With this number of GPUs I suppose we are talking of custom components.
So, maybe the performance per GPU are not so high and more important the power usage are lowered a lot.
 
It is a form of distributed computing. This type of thing has been done for quite a long time already so this is nothing new. Now it just has a better marketing term. This is also being used for a lot of things like Bitcoin mining which is probably going to end up its main use.
 
Last edited by a moderator:

Pierce2623

Commendable
Dec 3, 2023
503
386
1,260
Usually business is all about ROI and profit but... really, c'mon, someone show me the math on how investments like this pay off without losing money?? We're also talking about cooling, electric bills, sys admins, and so on, so... wtf is so magically about a (relatively?) well-trained and advanced AI LLM or such that costifies this?

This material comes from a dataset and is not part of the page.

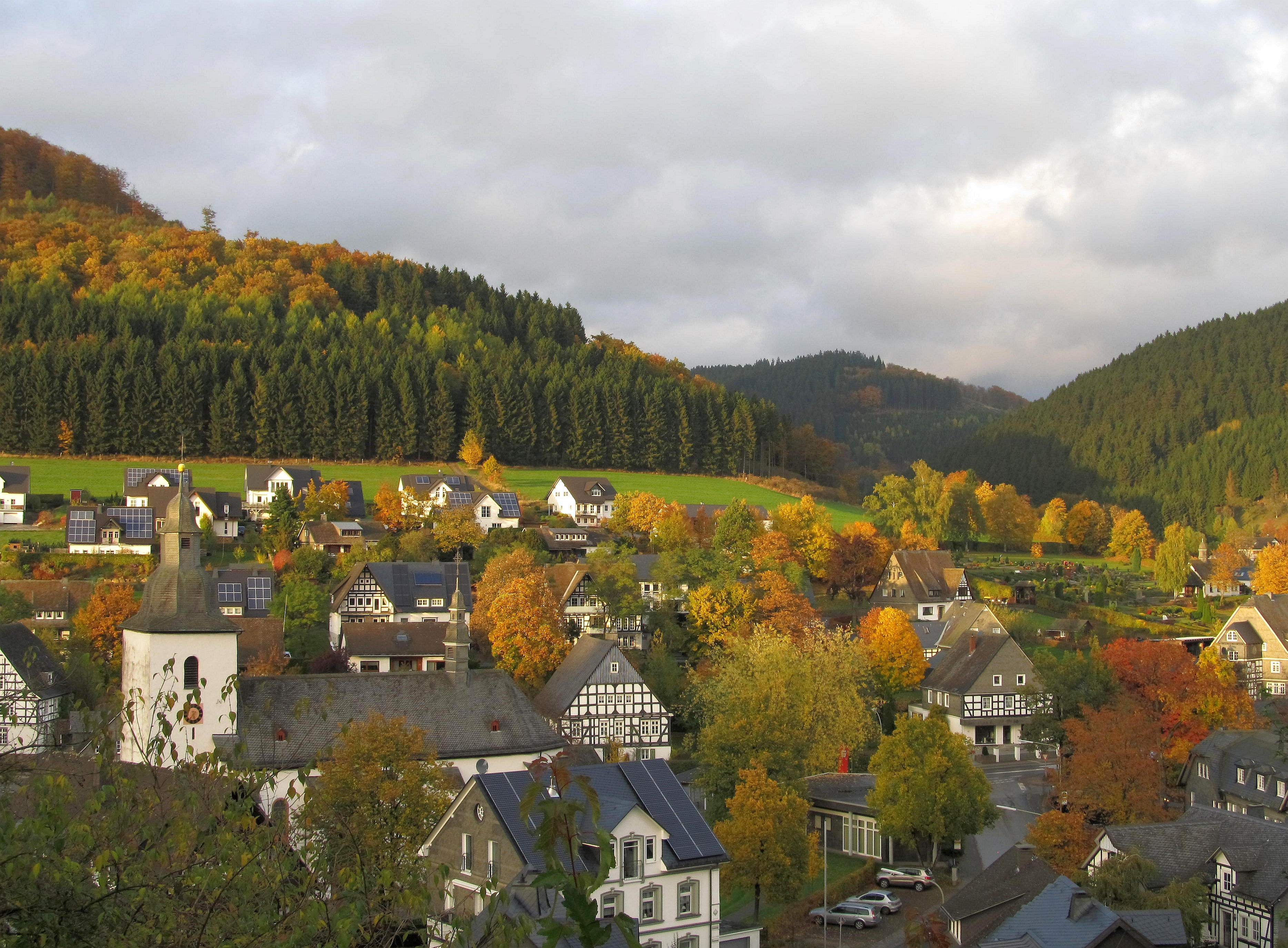 Schmallenberg-Oberkirchen (Germany)

Seriously, not being a hater just to hate but again being on the business side of things in IT, I need to see some math.

On another note, at least some folks are seeing the value in not paying ridiculous cash just to have "the best" (nVidia) whereas AMD can honestly and probably provide a better return on investment. Kind of that age-old name brand vs. generic argument.

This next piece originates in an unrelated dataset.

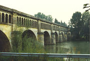 propre photo - Béziers (Hérault) - pont-canal permettant au Canal du Midi de franchir l'Orb.

Still mindblown over here. How many supercomputers have more than 1.2 million CPU's? I know this doesn't account for core counts but holy smokes, we're clearly not talking apples to apples here!! Pretty sure a mini power plant is literally needed to sit beside a datacenter/supercomputing facility like this.
I would think the business case here would be a specific “AI training” setup that gets consistent business from OpenAI, Meta, Amazon, Google etc.